The npm package mongodb saw a minor version update from 3.0.9 to 3.0.10 in early June 2018. Both versions serve as the official Node.js driver for MongoDB, offering developers tools to interact with MongoDB databases. The core functionality remains consistent between the two versions, which is reflected in the identical description, license, repository, and author information.
The key difference lies within their dependencies. Version 3.0.10 updates its dependency on mongodb-core to version 3.0.9, while version 3.0.9 relies on mongodb-core version 3.0.8. This subtle change in the underlying core driver typically includes bug fixes, performance improvements, and potentially new features implemented at a lower level.
For developers using the mongodb package, upgrading to version 3.0.10 is generally recommended to benefit from these improvements and fixes incorporated within mongodb-core. The "devDependencies" which are dependencies used for development purposes - testing, linting, and building - are identical between the two releases, thus not representing any impact for end users of the package.
While both versions are remarkably similar, the bump in dependency to mongodb-core suggests that version 3.0.10 offers a refined and potentially more stable experience for Node.js developers working with MongoDB. The small increase in "unpackedSize" from 856003 to 856264 indicates the addition of these refinements. Always refer to the mongodb-core changelog for precise details on the enhancements in the newer core version.
All the vulnerabilities related to the version 3.0.10 of the package
Denial of Service in mongodb
Versions of mongodb prior to 3.1.13 are vulnerable to Denial of Service.
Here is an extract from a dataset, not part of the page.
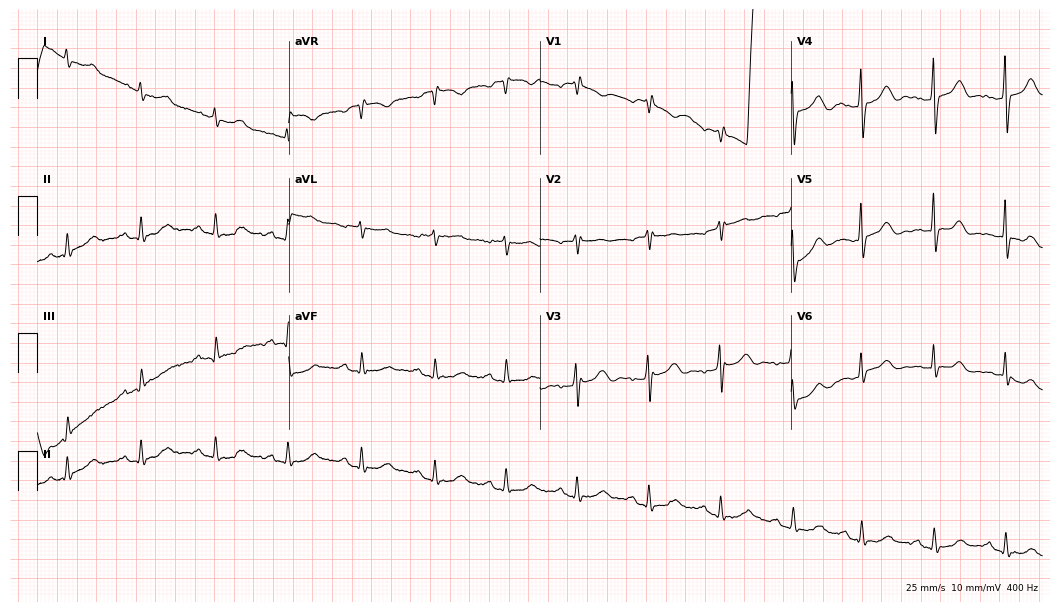
Resting 12-lead electrocardiogram. Patient: a man, 79 years old. None of these six findings is recorded: first-degree AV block, right bundle branch block, left bundle branch block, sinus bradycardia, atrial fibrillation, sinus tachycardia. Only these six findings were labelled.

The package fails to properly catch an exception when a collection name is invalid and the DB does not exist, crashing the application.
Upgrade to version 3.1.13 or later.
Deserialization of Untrusted Data in bson
Incorrect parsing of certain JSON input may result in js-bson not correctly serializing BSON. This may cause unexpected application behaviour including data disclosure.
Deserialization of Untrusted Data in bson
All versions of bson before 1.1.4 are vulnerable to Deserialization of Untrusted Data. The package will ignore an unknown value for an object's _bsontype, leading to cases where an object is serialized as a document rather than the intended BSON type.